Dalam catatan sejarah Kesultanan Buton, Sultan Himayatuddin, tidak sekedar menduduki tahta kesultanan, melainkan juga tokoh sentral dari pejuangan rakyat Buton menentang penjajahan Belanda.

Jauh sebelum menduduki tahta Sultan, Himayatuddin sudah menghabiskan waktunya bergerilya menentang dan melawan kekuasaan pemerintah Belanda di Buton.

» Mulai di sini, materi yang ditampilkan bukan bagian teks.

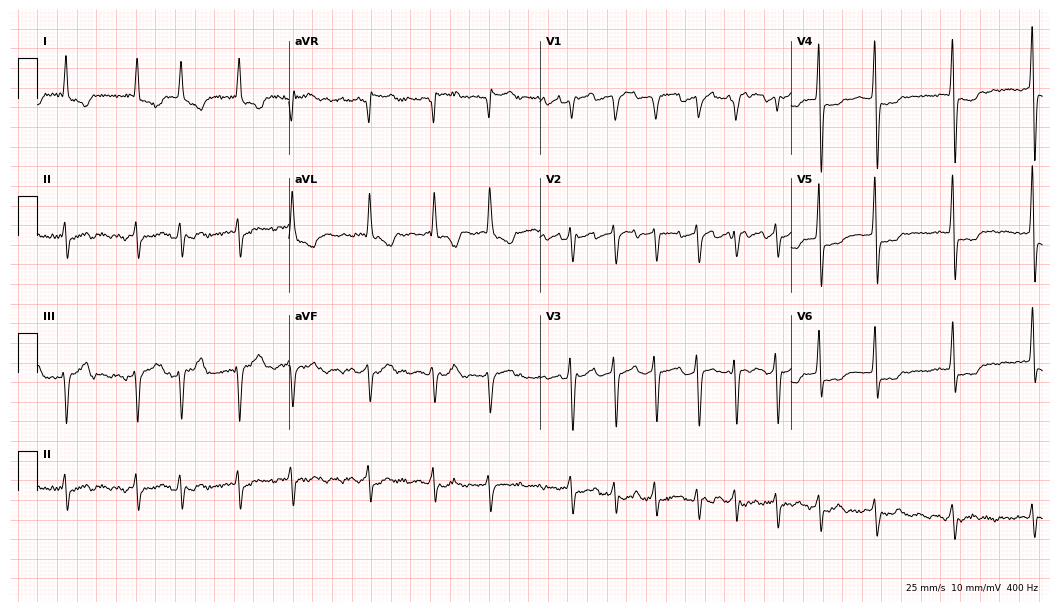
12-lead ECG from a 75-year-old woman (10.2-second recording at 400 Hz). Shows atrial fibrillation.

Kegigihan menentang kolonialisme penjajahan Belanda dan kepiawaian mengendalikan pemerintahan Kesultanan Buton, mengantarkan dirinya menduduki tahta Kesultanan Buton dua kali, yakni periode tahun 1752-1755 (Sultan ke-20) dan periode tahun 1760-1763 (Sultan ke-23).

Kebenciannya terhadap kaum penjajah, mengobarkan semangat perlawanan hingga harus keluar masuk kawasan hutan.

Dari dalam kawasan hutan, ia mengatur strategi perang melawan pendudukkan pemerintah Belanda di Buton.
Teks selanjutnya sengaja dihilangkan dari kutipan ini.